=== Section Start ===
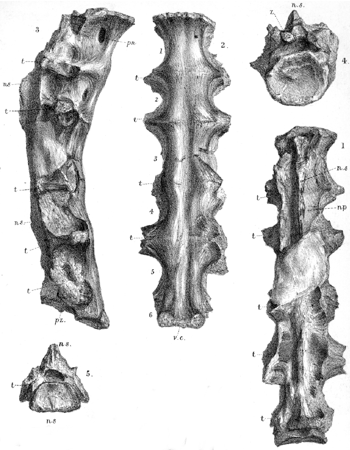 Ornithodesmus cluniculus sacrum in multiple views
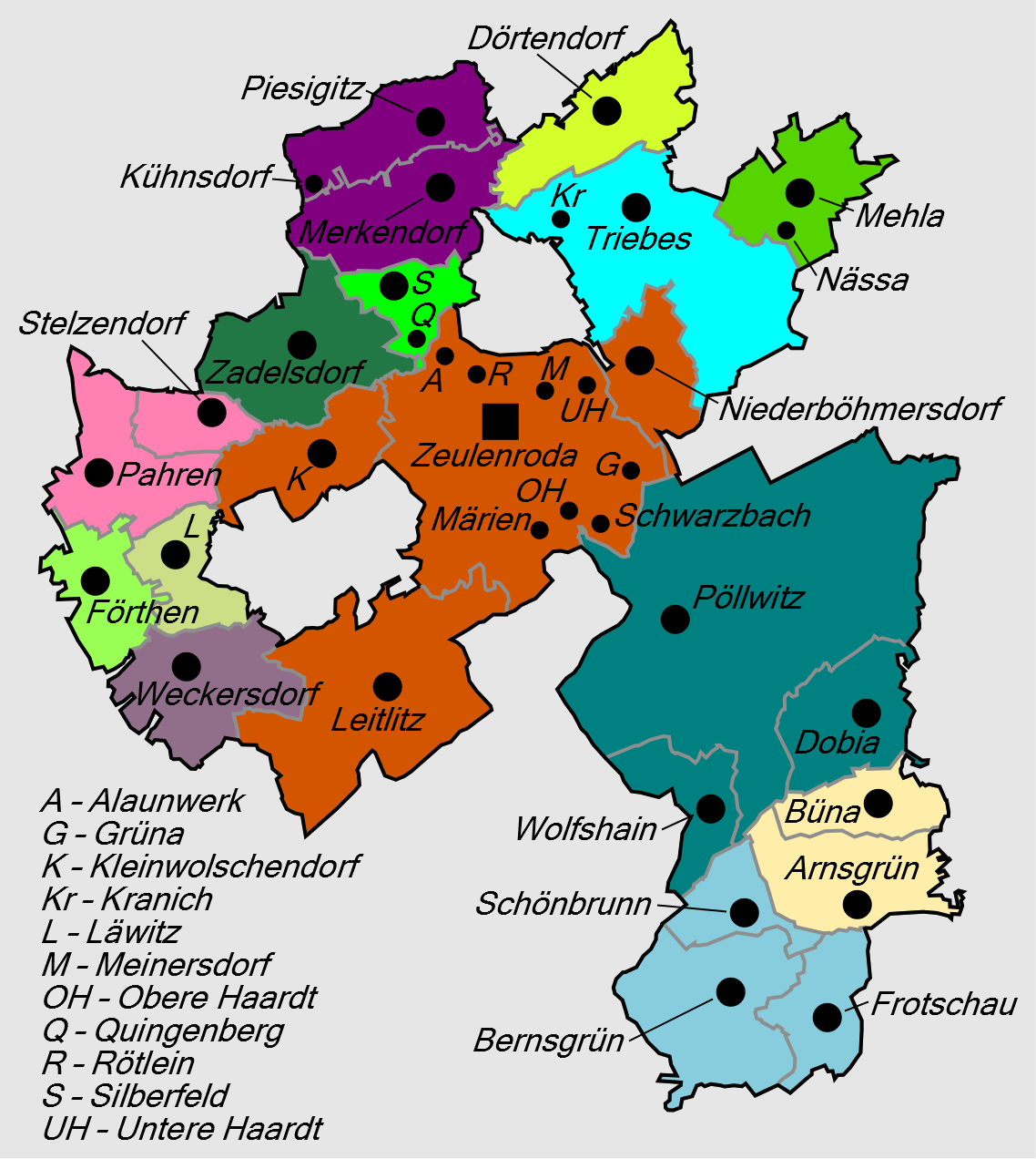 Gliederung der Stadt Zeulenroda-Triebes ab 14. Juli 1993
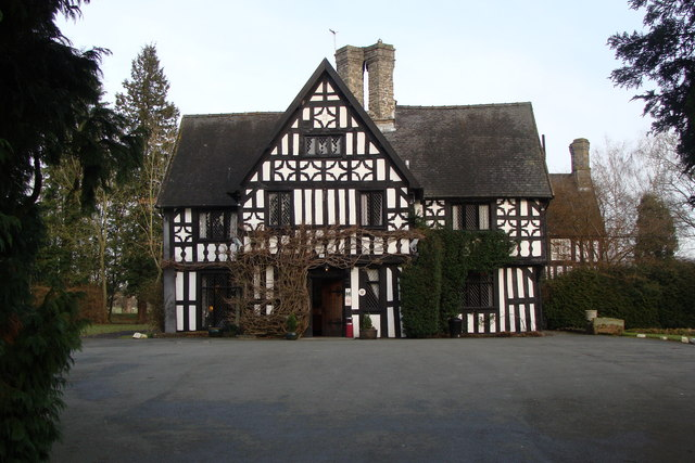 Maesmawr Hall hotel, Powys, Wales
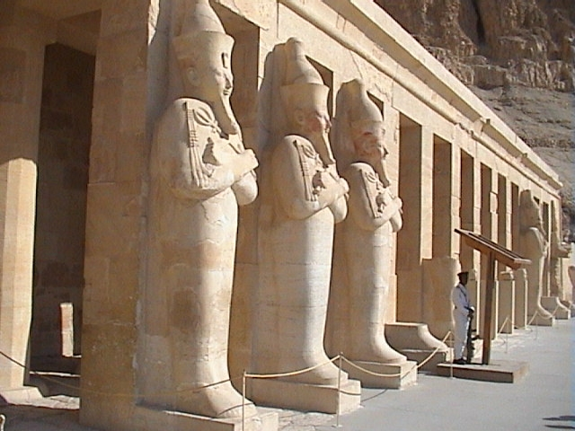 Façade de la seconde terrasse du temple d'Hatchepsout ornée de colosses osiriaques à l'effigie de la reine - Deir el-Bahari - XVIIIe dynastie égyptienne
=== Section End ===
Problem requirements.
All of the material goes into the answer exactly as it stands, except for the pictures.

Written solution.
 Ornithodesmus cluniculus sacrum in multiple views
 Gliederung der Stadt Zeulenroda-Triebes ab 14. Juli 1993
 Maesmawr Hall hotel, Powys, Wales
 Façade de la seconde terrasse du temple d'Hatchepsout ornée de colosses osiriaques à l'effigie de la reine - Deir el-Bahari - XVIIIe dynastie égyptienne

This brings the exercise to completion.